Yes a closed credit card with a balance does affect your aggregate revolving utilization. The debt counts, but the limit is now excluded from the equation.
There seems to be a lot of disagreement in these forums about that. Several times you have said that the limit on closed accounts is no longer included in aggregate utilization calculations.
But my understanding (possibly incorrect, of course) is the opposite - that the limit, if reported, is included in the aggregate utilization equation. @K-in-Boston and others have also expressed that opinion several times recently, such as here and here.
If memory serves, most creditors continue to report the limit on closed accounts, unless there is some kind of derogatory indicator (e.g. charge-off, default, etc.) in which case it may be reported as zero, which would have the detrimental effect you noted.
I've studied it carefully, and I also was able to test what I learned in a memorable way. One day Bank of America closed all my cards. On one of them I had a large promo balance, with a zero percent interest rate. Although I knew this was bad, I wasn't going to cough up $10k, and lose my zero percent APR, so easily. So I just continued to pay the balance down gradually over about a 7 or 8 month period. Yes the original limit was being reported by BOA, and the individual account utilization was being reported accurately, but the aggregate utilization was based on my limits without that card's limit. So I don't really care what anyone else says, I know for a fact how it works.
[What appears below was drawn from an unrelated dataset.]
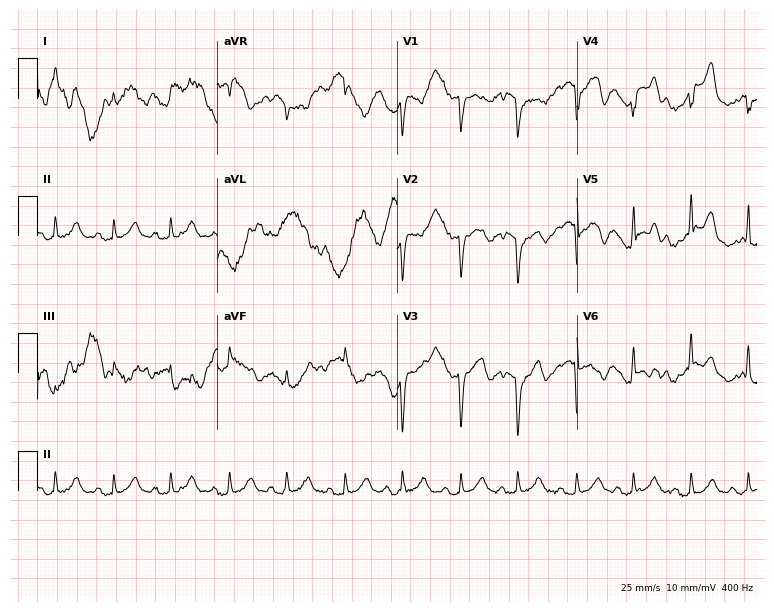
Resting 12-lead electrocardiogram. Patient: a woman, 80 years old. None of these six findings is recorded: first-degree AV block, right bundle branch block, left bundle branch block, sinus bradycardia, atrial fibrillation, sinus tachycardia.

It is an objective fact that FICO (VantageScore may be different, but most people and most lenders rightly ignore those) utilization metrics count closed cards with balances that are also reporting a limit greater than zero the same as if the card is open. We've been through this time and time again - credit monitoring front-ends have different ways of reporting balances, available credit, and utilization which do not necessarily correlate with the numbers used in underlying FICO scoring models. The same can be said about things like HELOC accounts where the threshold is above the amount excluded by FICO models - take a maximum withdrawal from something like a $200k HELOC and you'll see credit monitoring sites count it for utilization and show $200k more in revolving utilization than FICO is actually counting.
If a card is closed the prior CL is not available. Therefore its prior CL cannot be included in total CL. However, the balance is a current liability and is included in the total balance amount.
If an account is closed, it's unclear to me if Fico scores it on an individual account utilization basis.
@K-in-Boston wrote:It is an objective fact that FICO (VantageScore may be different, but most people and most lenders rightly ignore those) utilization metrics count closed cards with balances that are also reporting a limit greater than zero the same as if the card is open. We've been through this time and time again - credit monitoring front-ends have different ways of reporting balances, available credit, and utilization which do not necessarily correlate with the numbers used in underlying FICO scoring models. ......
What evidence do you have that the no-longer-in-effect limit is not excluded from aggregate utilization? When repeatedly asked this question, both by you and by me, the FICO insiders declined to answer, saying only that the balance is included, but declined to answer the question as to whether the limit is included, in the calculation.